'Playing God' traces the history of Catholic conservatism gone extreme May 19, 2023 Part I
A disturbing symbiosis exists between the disruptive, norm-trashing far right in our national politics and a similar force that has become prominent within the Catholic hierarchy in the United States.
The relationship is alarming, given the established wisdom of church-state separation, but hardly surprising.
As Mary Jo McConahay illustrates in Playing God: American Catholic Bishops and The Far Right, the two entities have become, over decades, increasingly dependent on and subservient to each other in a mutual pursuit of cultural influence.
Neither the political nor religious — in this case Catholic — right has gained its impressively disruptive power overnight.

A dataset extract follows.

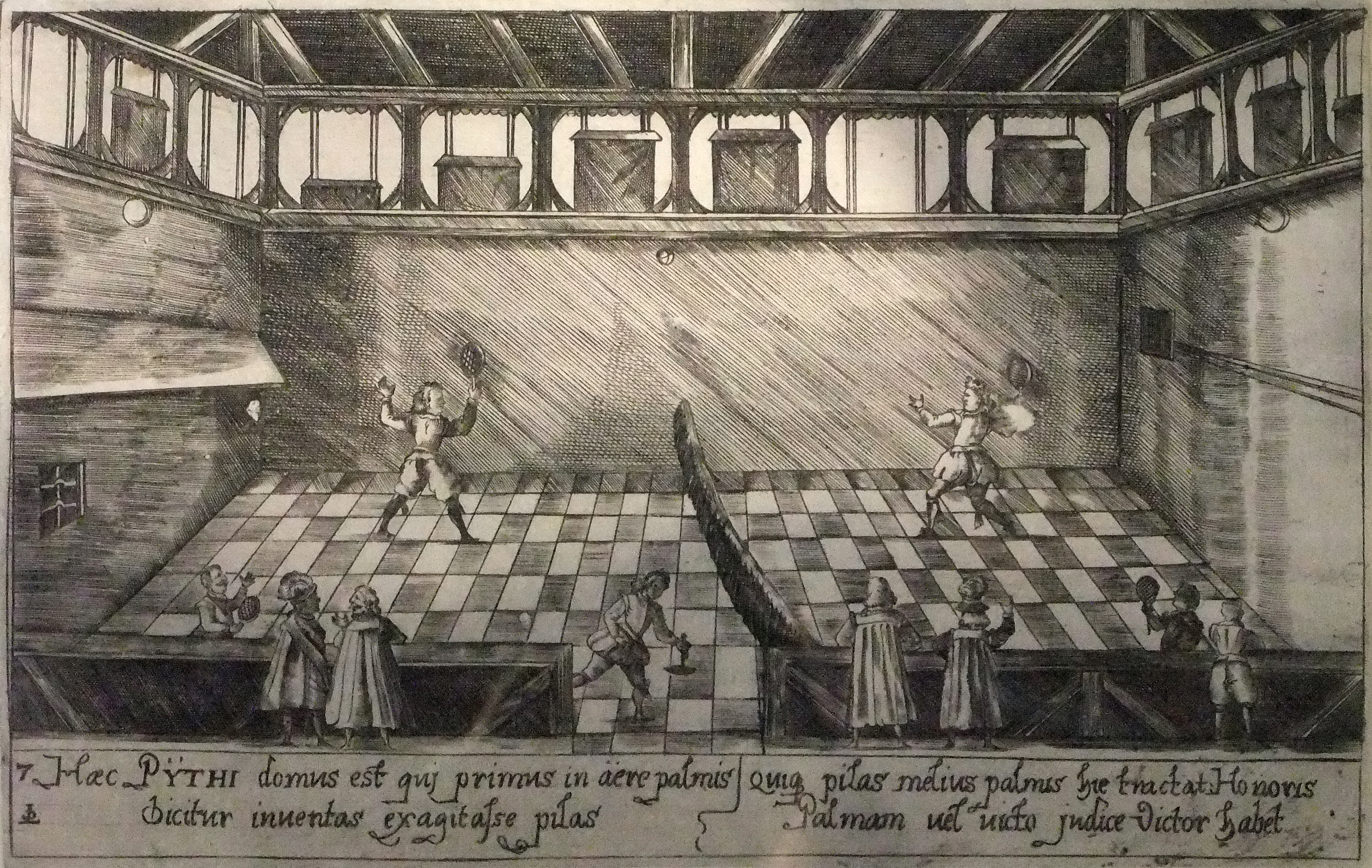 Collegium Illustre. Tennisspiel (Radierung; Stadtmuseum Tübingen Inv. 1087)

The evolution has occurred over decades.
Scholars and journalists have established in detail the arc of development in the political realm.
Such works as Democracy in Chains: The Deep History of the Radical Right's Stealth Plan for America by Duke University historian Nancy MacLean; How Democracies Die by Steven Levitsky and Daniel Ziblatt, both professors of government at Harvard University;
Dark Money: The Hidden History of the Billionaires Behind the Rise of the Radical Right by investigative reporter Jane Mayer; and, earlier,
Our Divided Political Heart: The Battle for the American Idea in an Age of Discontent by Washington Post columnist E.J. Dionne Jr., are several that come immediately to mind.
McConahay has provided an ecclesial and episcopal version of that same history, showing the development of a brand of Catholic conservatism gone extreme. It is a corner of the U.S. Catholic community deeply aligned with and influenced by wealth.
As such, it is willing to sideline the bulk of the Catholic social justice tradition in favor of a few "hot-button" issues that have distorted our national political discourse for decades.
Playing God is an important book, especially valuable in the detailed research guiding McConahay as she connects the dots along history's trail.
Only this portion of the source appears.